FIG. 1 is a partially longitudinal side view showing a configuration of a rammer according to the present invention.

FIG. 2 is a bottom view showing the shape of a pressed plate in the rammer of the present invention.

FIG. 3 is a front view of the pressing plate.

FIG. 4 is a side view showing another embodiment of the compacting plate.

FIG. 5 is a partial side view showing the movement of the pressing plate on the hard roadbed in the rammer of the present invention.

FIG. 6 is a partially longitudinal side view showing the configuration of a conventional rammer.

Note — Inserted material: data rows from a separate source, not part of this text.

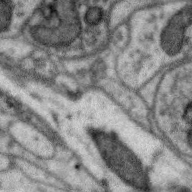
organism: Zebra finch
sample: Brain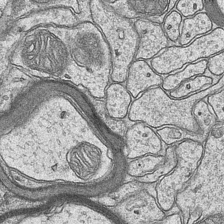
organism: Mouse
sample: CA1 Hippocampus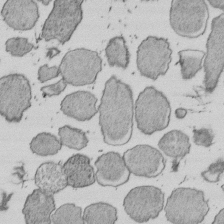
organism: E. coli
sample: Bacterial nucleoid

FIG. 7 is a partial side view showing the movement of the pressing plate on the hard roadbed in the rammer of FIG. 6;

8 is a partial side view of the rammer of FIG. 6, showing the next movement of the pressing plate.

[Explanation of symbols]

 1: prime mover 2: power transmission mechanism 3: leg 4: inner cylinder 5: outer cylinder 6: pressing plate 7: coil spring 8: piston rod 9: body self-standing effective surface 10, 10a: inclined surface 11: sled-shaped rising portion 12: Notch side

Claims (6)

[Claims] 1. A rammer in which a fuselage is inclined forward with respect to a rolling plate, and a lower surface of the rolling plate grounded in parallel with the ground is provided with a center of gravity line B of a machine vertically lowered from the center of gravity G of the fuselage to the ground. An airframe self-supporting effective surface consisting of a horizontal plane having a range R having a radius of a length r between the airframe weight center line B and the airframe center line A inclined down to the ground along the length direction of the airframe legs. A rammer provided with an inclined surface that rises in a direction of an outer edge of the rolled plate around an outer periphery centered on the self-supporting effective surface of the machine. 2. An airframe self-supporting effective surface provided on a lower surface of the rolled plate that is in contact with the ground in parallel with the ground, the airframe weight center line B being vertically lowered from the center of gravity G of the airframe to the ground, and A range R having a radius of a length r between the vehicle body center line A and the vehicle body center line A, which is inclined down to the ground along the length direction of the body legs.
2. The rammer of claim 1 which is circular. 3. An airframe self-supporting effective surface provided on a lower surface of the pressing plate that is in contact with the ground in parallel with the ground, wherein the airframe self-supporting effective surface is centered on the airframe weight centerline B lowered vertically from the center of gravity G of the airframe to the ground. A range R having a radius of a length r between the vehicle body center line A and the vehicle body center line A, which is inclined down to the ground along the length direction of the body legs.
The rammer according to claim 1, wherein the rammer has a square shape. 4. An inclined surface provided on the outer periphery centered on the self-supporting effective surface of the fuselage so as to rise in the outer edge direction of the rolled plate,
The rammer according to any one of claims 1 to 3, wherein the rammer is a slope that rises linearly from the self-supporting effective surface of the fuselage toward the outer edge of the pressing plate. 5. An inclined surface provided on the outer periphery centering on the self-supporting effective surface of the fuselage so as to rise in the outer edge direction of the rolled plate,
The rammer according to any one of claims 1 to 3, wherein the rammer is a slope that rises from the self-supporting effective surface of the fuselage toward the outer edge of the pressed plate in a convex curved shape. 6. The rammer according to any one of claims 1 to 5, wherein the consolidation plate is provided with inclined notched sides at four corners to form a plane octagon.